» **ACTION ITEM**
Would you transcribe the records below from the line with "Vincent van Goghs" to the line with "Grzegorz , Igor Osoba", ends included, exactly and with nothing more, leaving the pictures out?

» **DATASET EXCERPTS**

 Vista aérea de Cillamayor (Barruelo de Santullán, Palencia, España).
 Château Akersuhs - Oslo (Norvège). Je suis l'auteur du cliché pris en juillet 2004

...

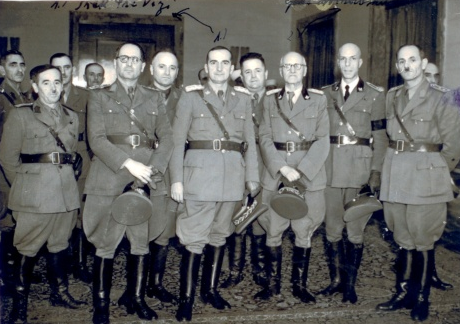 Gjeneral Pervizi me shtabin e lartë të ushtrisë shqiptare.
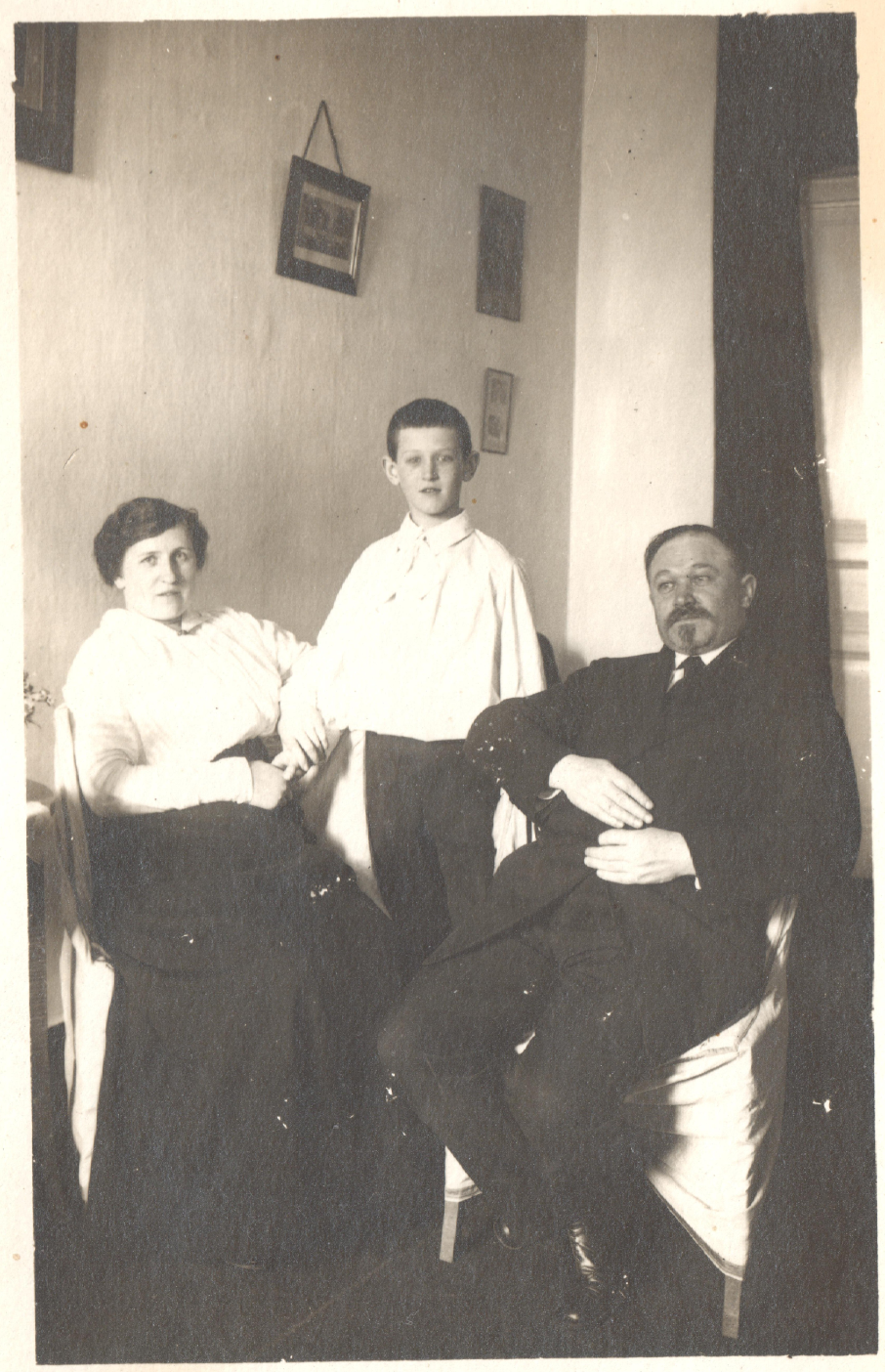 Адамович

...

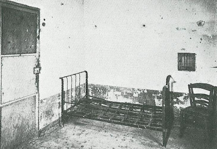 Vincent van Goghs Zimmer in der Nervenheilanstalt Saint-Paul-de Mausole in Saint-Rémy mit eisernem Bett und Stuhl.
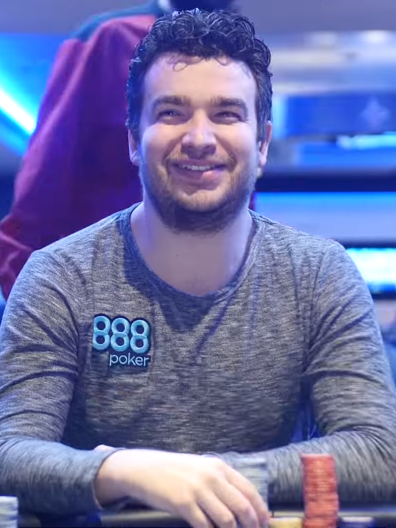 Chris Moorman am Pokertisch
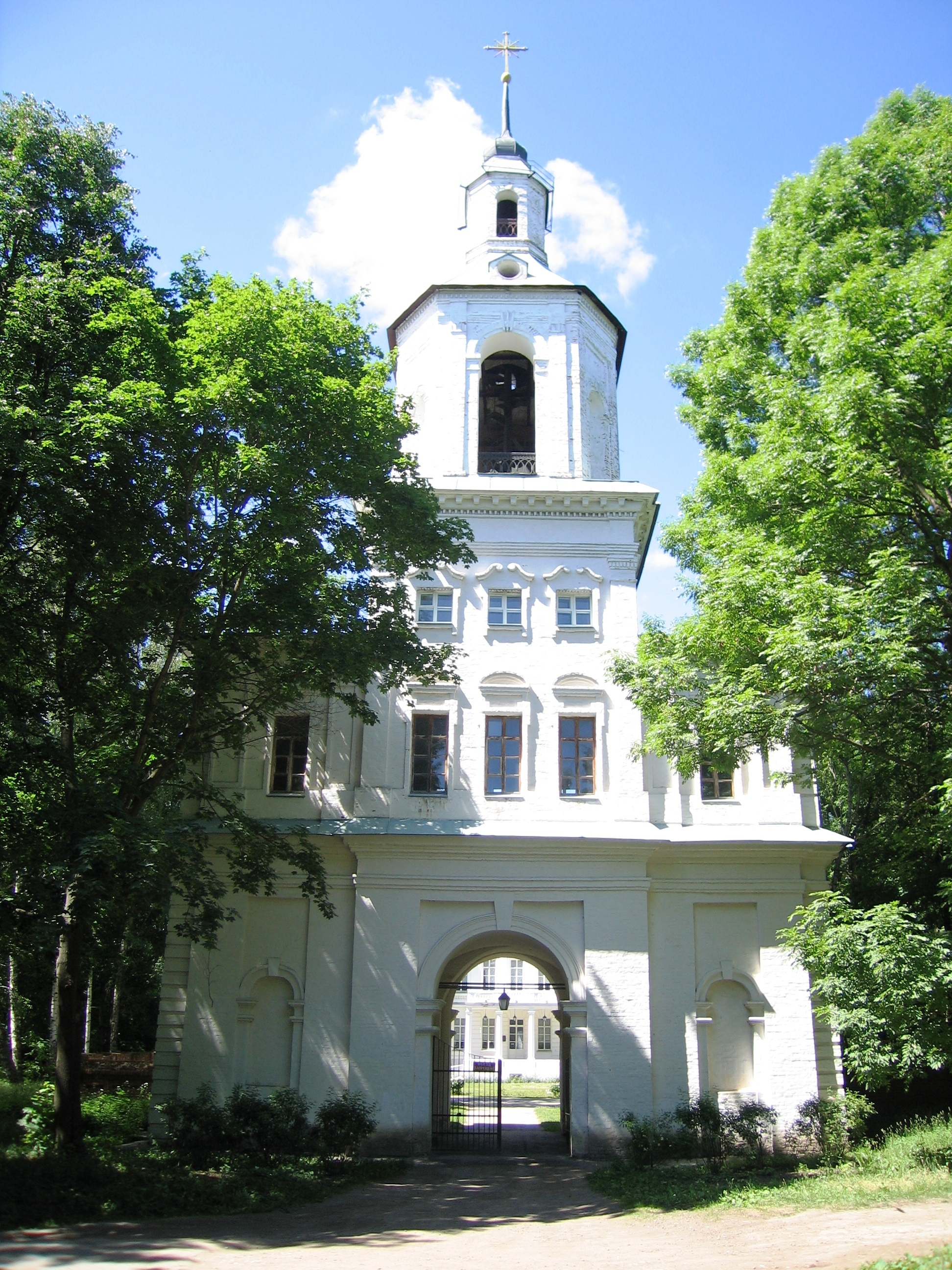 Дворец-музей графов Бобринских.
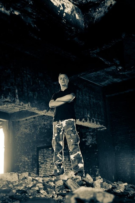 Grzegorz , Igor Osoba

» **EXPECTED ANSWER**
 Vincent van Goghs Zimmer in der Nervenheilanstalt Saint-Paul-de Mausole in Saint-Rémy mit eisernem Bett und Stuhl.
 Chris Moorman am Pokertisch
 Дворец-музей графов Бобринских.
 Grzegorz , Igor Osoba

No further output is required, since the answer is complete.